As I started labeling the data, I quickly noticed an issue with the ground truth: not every receipt actually contains an invoice number. Instead, many include other identifiers like {GST, TRN, Slip, Receipt No, Transaction, Check, etc.} numbers.
This means we need heuristics both for labeling and for extraction. Strong heuristics matter because the more reliably they detect invoice numbers, the fewer inference calls we’ll need to make to a language model, saving both cost and time.
I followed these rules-of-thumb when labeling data:
GST was not used.

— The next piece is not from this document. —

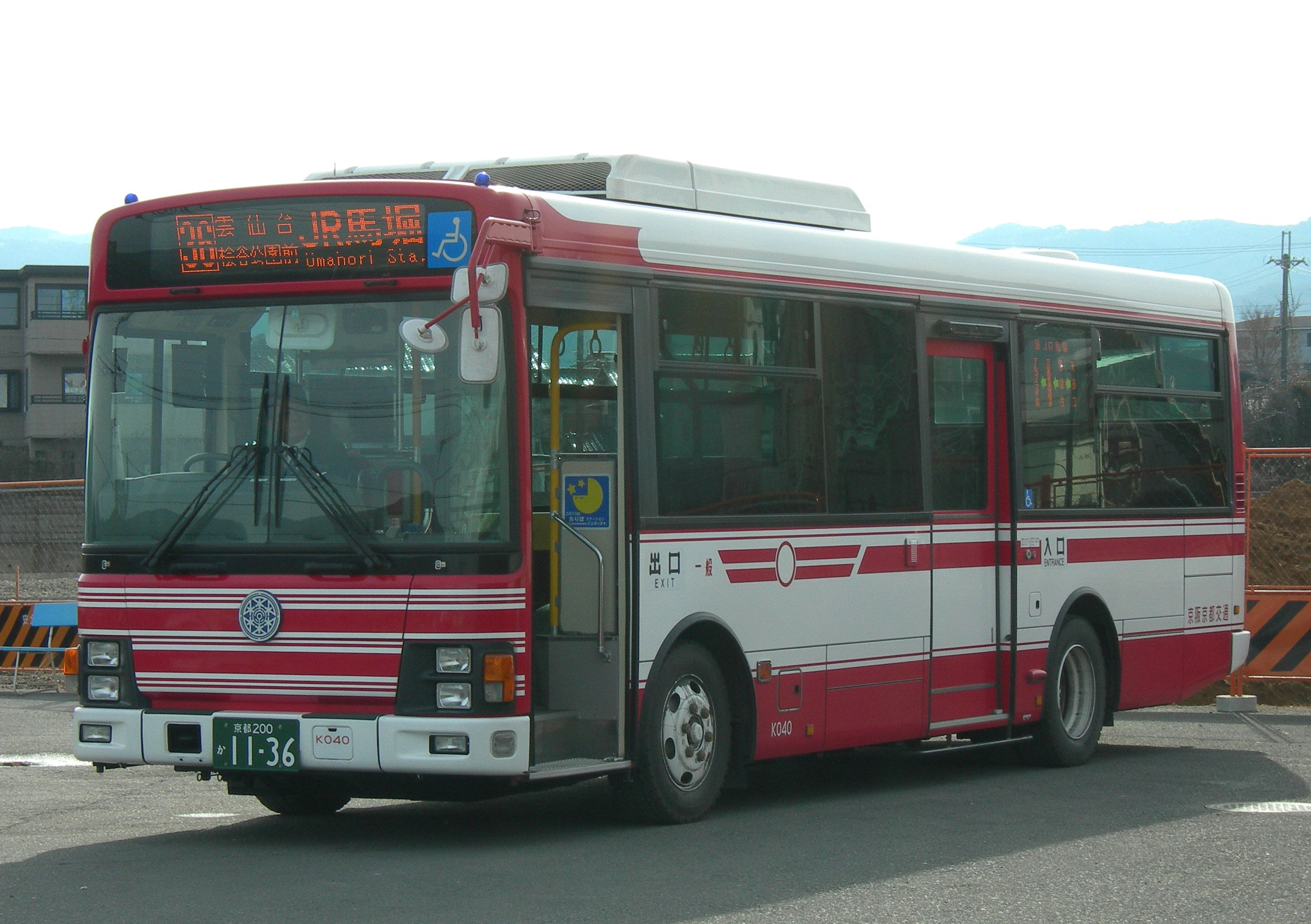 京阪京都交通 路線バス

Via research, it is a tax number.

Snippet of a receipt, where a GST number and invoice number is available
TRN / Transaction Numbers / Bill / Slip / C/N No / CB# / CHECK / MB were chosen as a fallback if an obvious invoice number is not available

“Transaction No:” of 1-8046 is used as the ground truth label.
An “ambiguous” label was given to those receipts that did not seem to have an obvious invoice number

T1 R000418193 is a possible invoice number, but since it is not explicit, it is better to be safe.
Full string was used. The unique identifier chosen here is POS/27408, not 27408.

“POS” means “Point of Sale”. I included it as part of the invoice number for simplicity and consistency.

#00420693 is the full string, though 00420693 is used as the ground truth label. This can be done in the postprocessing script when extracting labels.
“Slip No.” over “Trans”

train/X51005757199.jpg: “Slip No” was used instead of “Trans”. “Trans” is not a heuristic for data extraction.